Graphic of the Week Minimize
An irregular (probably not weekly) series of hopefully illuminating graphics relating to all things parkrun.

 


#12 Comparing Events - Revisited


 

#12 Comparing Events - Revisited


Way back in Graphic of the Week #5 I looked at a way to work out how 'fast' one parkrun is compared to another. In this edition I revisit the topic and hopefully come up with a better set of conversion factors.

First a recap

What do I mean by 'conversion factor'? - a conversion factor enables us to compare a run time at one event with a run at another. Runners often talk about how event A is quicker than event B - this could be because of relative hilliness, technicality (i.e. lots of twists and turns), surface quality (e.g. tarmac, grass or gravel), or, dare I whisper this, small differences in distance.  The conversion factor is a way to objectively quantify the combined differences. Given a run time at event A we would multiply it by the A-to-B conversion factor to give us an equivalent run time at event B.

How were the conversion factors previously calculated? - For each pair of events (obviously I need to calculate one conversion factor for each pair of events), I first got a list of all the runners who have run at both events and worked out their best times at each event; each of these runners provide one data pair, one time is divided by the other to produce that runner's own personal conversion factor for the two events, and then, I averaged the conversion factors for each of the runners to give the overall conversion factor.

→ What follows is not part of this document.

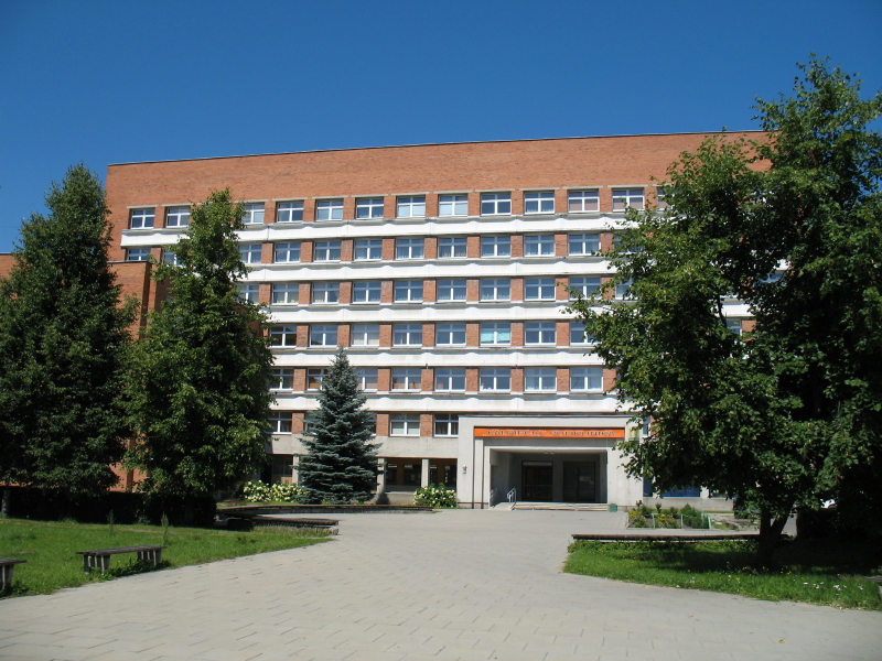 Kalniečių poliklinika, Kaunas.

But... The main problem with this method is that it doesn't adequately handle the concept of 'form'. A runners best time at event A might have been six years ago, when the runner was on absolutely tip-top form, but the same runners best at event B may only have been recently when coming back from injury; in other words we're not necessarily comparing like with like - ideally we should really only compare times if the runner is on the same form.

New and improved?

To overcome the problem mentioned above I decided to only create data pairs for runners who run at the two different events on consecutive weeks - the assumption being that it is much more likely that a runner is on the same form on consecutive weeks, and so we would be more likely to be comparing like with like. This has the downside that it eliminates many potential data pairs from our analysis because they happened at completely different times.  But on the other hand it adds (a few) compensating extra data pairs - any particular runner could theoretically alternate between event A and event B on a week by week basis contributing one additional data pair for each run into the analysis (previously they only contributed the one data pair based on their best performance).

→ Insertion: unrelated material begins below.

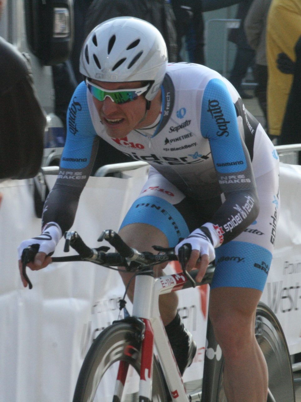 Driedaagse van West-Vlaanderen 2011, proloog in Middelkerke

Show me the data! Sorry, it's a bit big so I've prepared a PDF available here. The most obvious question will be "why are there so many gaps in the table?"  The answer is that I have only included conversion factors for event pairs that I am reasonably confident stand a good chance of indicating at least whether one run is faster than another.  I have set the minimum number of data pairs for a conversion factor to be included on the table at 100 (i.e. there are at least 100 instances a specific runner running at both events on two successive weeks).  To be really confident, I would want to compare 400 data pairs, and the gold standard is 1000 data pairs.  So far, Richmond Park and Bushy Park are the only two events to have enough runners attending both events on successive weeks to meet this standard.  Dark green indicates more than a thousand data pairs, light green indicates more than 400 (i.e. the high confidence conversion factors) at the other end of the confidence spectrum, light red indicates fewer than 150 and dark red indicates fewer than 120. Plain white represents all the moderate confidence factors with between 150 and 400 data pairs.  Empty cells indicate that not enough (if any) runners have attended both events to be at all confident about the results, and if your event is missing that indicates that not enough of your local runners have got out and about to any other runs (or had visitors from elsewhere) in significant numbers yet - at least not on successive weeks.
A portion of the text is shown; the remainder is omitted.